The task ::
Each line of the records has to be copied exactly, though the pictures must be left out.

[Stored dataset items]
+-------+
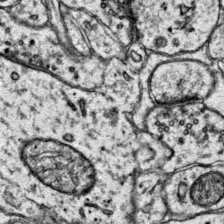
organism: Mouse
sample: Primary visual cortex
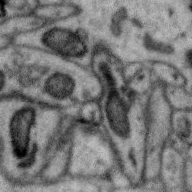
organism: Zebra finch
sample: Brain
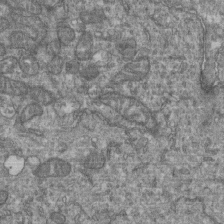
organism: Human
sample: Retinal organoid Rod and Cone cells
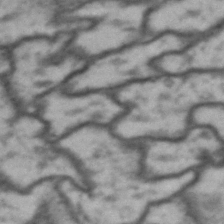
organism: Drosophila
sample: Brain
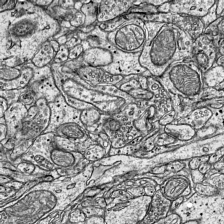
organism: Mouse
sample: Visual Cortex
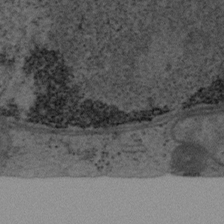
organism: Human
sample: HeLa cells
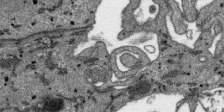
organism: Human
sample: Lung epithelial cells, uninfected (mock) control
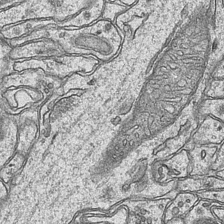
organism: Mouse
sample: CA1 Hippocampus
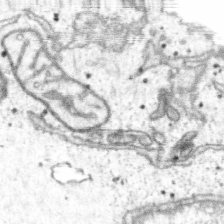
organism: Human
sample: HeLa cells
+-------+
Exercise result ::
organism: Mouse
sample: Primary visual cortex
organism: Zebra finch
sample: Brain
organism: Human
sample: Retinal organoid Rod and Cone cells
organism: Drosophila
sample: Brain
organism: Mouse
sample: Visual Cortex
organism: Human
sample: HeLa cells
organism: Human
sample: Lung epithelial cells, uninfected (mock) control
organism: Mouse
sample: CA1 Hippocampus
organism: Human
sample: HeLa cells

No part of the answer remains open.